◆ Provided records
• • •

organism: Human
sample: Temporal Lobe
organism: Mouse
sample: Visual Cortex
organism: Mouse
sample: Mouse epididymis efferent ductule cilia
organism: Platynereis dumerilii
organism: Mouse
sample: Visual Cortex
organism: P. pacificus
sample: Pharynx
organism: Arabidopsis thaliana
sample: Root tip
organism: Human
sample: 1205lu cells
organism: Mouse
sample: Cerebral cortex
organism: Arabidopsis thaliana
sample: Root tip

• • •

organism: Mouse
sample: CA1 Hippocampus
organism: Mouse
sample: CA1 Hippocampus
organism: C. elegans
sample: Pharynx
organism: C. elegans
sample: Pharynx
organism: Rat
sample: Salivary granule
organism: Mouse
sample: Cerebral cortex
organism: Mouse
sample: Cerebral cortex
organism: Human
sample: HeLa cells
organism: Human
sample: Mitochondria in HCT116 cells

• • •

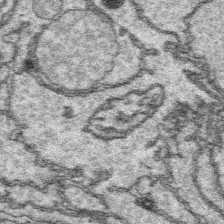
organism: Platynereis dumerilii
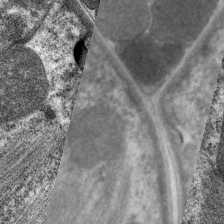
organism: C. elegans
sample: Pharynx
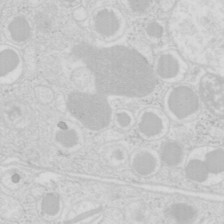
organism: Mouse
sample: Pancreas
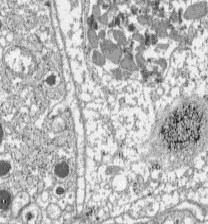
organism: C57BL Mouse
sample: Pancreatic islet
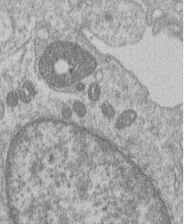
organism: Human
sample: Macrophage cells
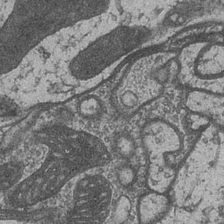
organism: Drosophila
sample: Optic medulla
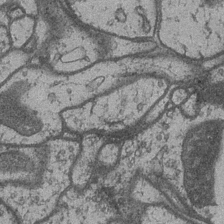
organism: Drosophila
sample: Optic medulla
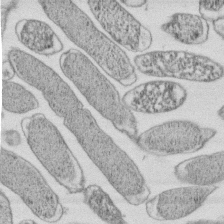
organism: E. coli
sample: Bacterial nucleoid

• • •

◆ The problem
Only one stretch of the entries above is needed: the lines from the one containing "sample: Pancreatic islet" through the one containing "sample: Bacterial nucleoid". Copy it exactly, without the pictures.

◆ Task answer
sample: Pancreatic islet
organism: Human
sample: Macrophage cells
organism: Drosophila
sample: Optic medulla
organism: Drosophila
sample: Optic medulla
organism: E. coli
sample: Bacterial nucleoid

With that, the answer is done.